Everything Siggy had told me began to make sense, but the magic wasn't repressed as she'd imagined it. It was being taken from us both. The Triad's curse wasn't stifling or repressing us, but rather draining our magic, just like the immortals drained our blood. That's why our powers were weak beyond the wall.

Weak, but not nonexistent.

Siggy had levitated a kettle, and I'd called trees to my defense against the beast. Repressed or drained or stifled, I had power. That meant there was hope.

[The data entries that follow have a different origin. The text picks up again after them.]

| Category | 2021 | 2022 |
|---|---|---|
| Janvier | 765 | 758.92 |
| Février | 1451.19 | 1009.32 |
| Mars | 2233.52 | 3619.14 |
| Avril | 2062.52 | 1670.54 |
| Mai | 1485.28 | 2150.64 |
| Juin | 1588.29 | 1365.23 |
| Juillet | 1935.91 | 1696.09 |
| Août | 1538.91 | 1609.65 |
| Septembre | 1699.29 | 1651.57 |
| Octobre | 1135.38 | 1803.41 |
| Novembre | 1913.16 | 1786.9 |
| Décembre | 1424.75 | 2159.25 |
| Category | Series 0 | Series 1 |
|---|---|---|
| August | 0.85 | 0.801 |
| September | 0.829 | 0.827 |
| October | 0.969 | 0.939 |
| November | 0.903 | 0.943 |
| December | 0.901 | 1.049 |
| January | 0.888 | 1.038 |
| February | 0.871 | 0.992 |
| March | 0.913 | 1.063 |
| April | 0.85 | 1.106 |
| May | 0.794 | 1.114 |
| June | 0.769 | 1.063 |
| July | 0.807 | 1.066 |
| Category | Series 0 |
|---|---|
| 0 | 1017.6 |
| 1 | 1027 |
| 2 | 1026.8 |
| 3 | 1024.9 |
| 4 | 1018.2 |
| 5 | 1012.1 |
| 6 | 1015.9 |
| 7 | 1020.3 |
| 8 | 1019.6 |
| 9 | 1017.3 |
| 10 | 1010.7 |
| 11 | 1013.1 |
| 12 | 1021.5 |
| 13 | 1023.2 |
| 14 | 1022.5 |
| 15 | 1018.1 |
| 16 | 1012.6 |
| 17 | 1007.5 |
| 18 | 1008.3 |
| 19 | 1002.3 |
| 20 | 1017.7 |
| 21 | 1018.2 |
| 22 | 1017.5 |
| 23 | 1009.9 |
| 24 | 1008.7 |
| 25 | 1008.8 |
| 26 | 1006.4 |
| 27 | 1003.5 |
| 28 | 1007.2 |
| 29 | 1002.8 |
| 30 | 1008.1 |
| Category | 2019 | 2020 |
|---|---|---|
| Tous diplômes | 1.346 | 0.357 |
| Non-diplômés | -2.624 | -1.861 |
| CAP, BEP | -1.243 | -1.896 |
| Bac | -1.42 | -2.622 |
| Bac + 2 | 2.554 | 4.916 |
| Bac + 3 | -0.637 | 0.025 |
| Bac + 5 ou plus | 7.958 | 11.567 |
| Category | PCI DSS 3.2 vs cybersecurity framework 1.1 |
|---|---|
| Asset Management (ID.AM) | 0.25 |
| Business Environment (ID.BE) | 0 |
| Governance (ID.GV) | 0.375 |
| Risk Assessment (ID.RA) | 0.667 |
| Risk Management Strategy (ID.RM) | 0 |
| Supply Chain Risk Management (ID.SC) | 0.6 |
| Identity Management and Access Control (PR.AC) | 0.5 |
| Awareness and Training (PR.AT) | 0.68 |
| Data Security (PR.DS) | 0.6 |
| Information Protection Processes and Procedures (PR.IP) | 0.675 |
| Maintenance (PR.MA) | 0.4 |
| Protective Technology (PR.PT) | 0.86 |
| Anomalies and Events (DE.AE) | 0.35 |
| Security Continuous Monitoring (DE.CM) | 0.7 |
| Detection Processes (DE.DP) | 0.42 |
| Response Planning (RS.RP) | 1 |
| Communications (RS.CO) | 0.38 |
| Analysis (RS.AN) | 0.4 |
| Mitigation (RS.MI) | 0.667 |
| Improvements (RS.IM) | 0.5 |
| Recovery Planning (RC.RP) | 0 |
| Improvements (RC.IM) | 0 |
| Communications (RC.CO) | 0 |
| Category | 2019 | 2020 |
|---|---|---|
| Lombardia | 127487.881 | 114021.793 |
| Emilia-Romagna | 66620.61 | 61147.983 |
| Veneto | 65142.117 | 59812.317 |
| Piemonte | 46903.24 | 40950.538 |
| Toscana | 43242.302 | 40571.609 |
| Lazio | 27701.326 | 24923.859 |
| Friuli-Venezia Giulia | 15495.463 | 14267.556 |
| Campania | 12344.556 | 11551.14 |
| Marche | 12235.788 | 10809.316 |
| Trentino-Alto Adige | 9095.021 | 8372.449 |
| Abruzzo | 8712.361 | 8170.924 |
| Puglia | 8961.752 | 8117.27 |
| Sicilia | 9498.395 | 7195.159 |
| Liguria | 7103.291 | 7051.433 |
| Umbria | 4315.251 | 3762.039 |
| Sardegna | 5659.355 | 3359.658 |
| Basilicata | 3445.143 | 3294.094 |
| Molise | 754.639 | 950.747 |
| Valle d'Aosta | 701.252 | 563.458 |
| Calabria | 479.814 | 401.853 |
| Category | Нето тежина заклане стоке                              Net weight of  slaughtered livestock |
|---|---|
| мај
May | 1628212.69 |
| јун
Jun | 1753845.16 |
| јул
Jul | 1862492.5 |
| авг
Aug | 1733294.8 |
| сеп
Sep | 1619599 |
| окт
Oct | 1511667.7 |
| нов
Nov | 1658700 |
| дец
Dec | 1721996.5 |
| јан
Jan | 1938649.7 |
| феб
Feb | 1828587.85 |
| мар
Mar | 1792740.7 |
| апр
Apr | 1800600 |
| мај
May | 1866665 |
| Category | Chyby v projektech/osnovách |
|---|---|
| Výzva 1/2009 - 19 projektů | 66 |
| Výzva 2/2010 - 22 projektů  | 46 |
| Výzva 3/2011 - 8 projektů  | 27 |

"Do you really think there's no one with magic left?" I asked, keeping my voice casual, like an offhand remark.

"It's unlikely."

I locked my eyes on the path, not daring to look at him. "And what would you do if you discovered a mortal with magic?"

"Hunt them down," the prince said.

My shoulders tightened. "So, you'd just hand them over to the Triad?"

"No." He grunted and looked back. "If they were strong, I'd beg them for help."

Beg? I raised my eyebrows in surprise. "And if they weren't?"

Cassius's expression turned back to stone. "I'd tell them to run, to get out of this place and never come back, because sooner or later, the Triad would find them and steal their power—just like they've done to every other poor soul unlucky enough to be born a witch."

The ramifications of his words sent my thoughts spiraling all over again. "Then there've been others?" Cassius's eyes narrowed sharply with suspicion, and my heart skipped a beat as I scrambled to cover for my slip. "Others like those in the revolution, I mean."

For a long moment, the prince's interrogating gaze rested on me, but then he turned back to the trail. "Don't get your hopes up, little mouse. Witches are killed as soon as they're discovered—each and every one."